_RECORDS TO PROCESS_:
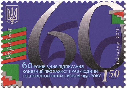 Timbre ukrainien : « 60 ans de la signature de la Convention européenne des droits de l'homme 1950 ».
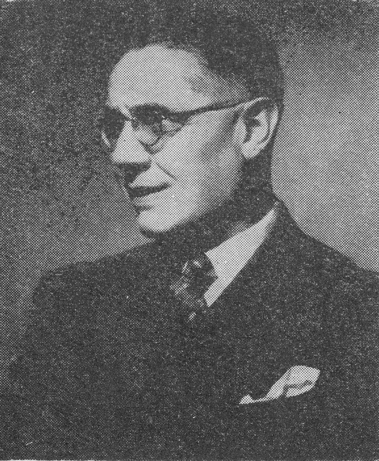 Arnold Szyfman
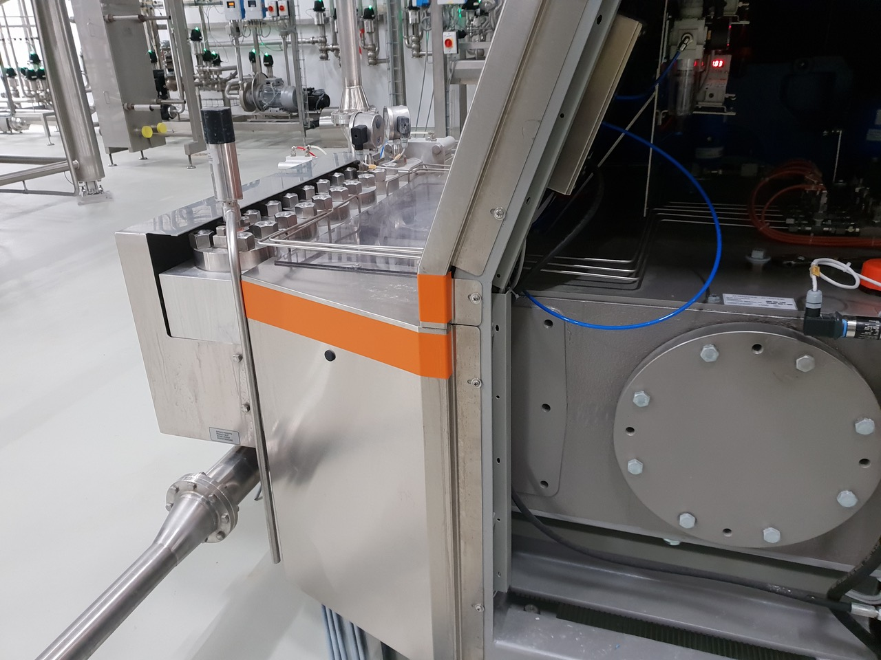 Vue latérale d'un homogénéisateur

...

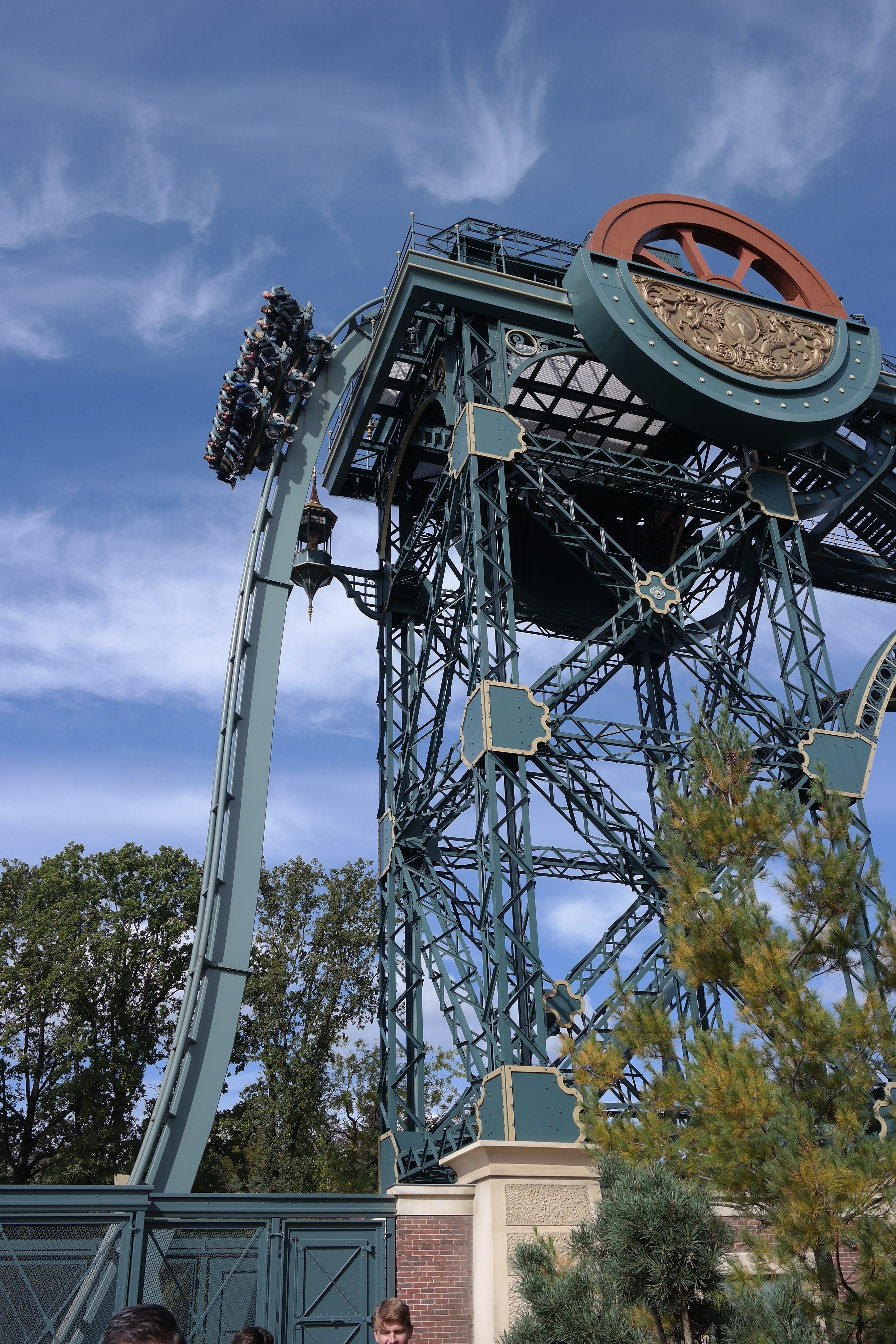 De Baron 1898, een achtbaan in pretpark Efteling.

_TASK_: Your reply should hold nothing but the lines above, from the one containing "de la signature" to the one containing "Vue latérale d'un homogénéisateur", reproduced exactly minus the pictures.

_RESULT OF THIS TASK_:
 Timbre ukrainien : « 60 ans de la signature de la Convention européenne des droits de l'homme 1950 ».
 Arnold Szyfman
 Vue latérale d'un homogénéisateur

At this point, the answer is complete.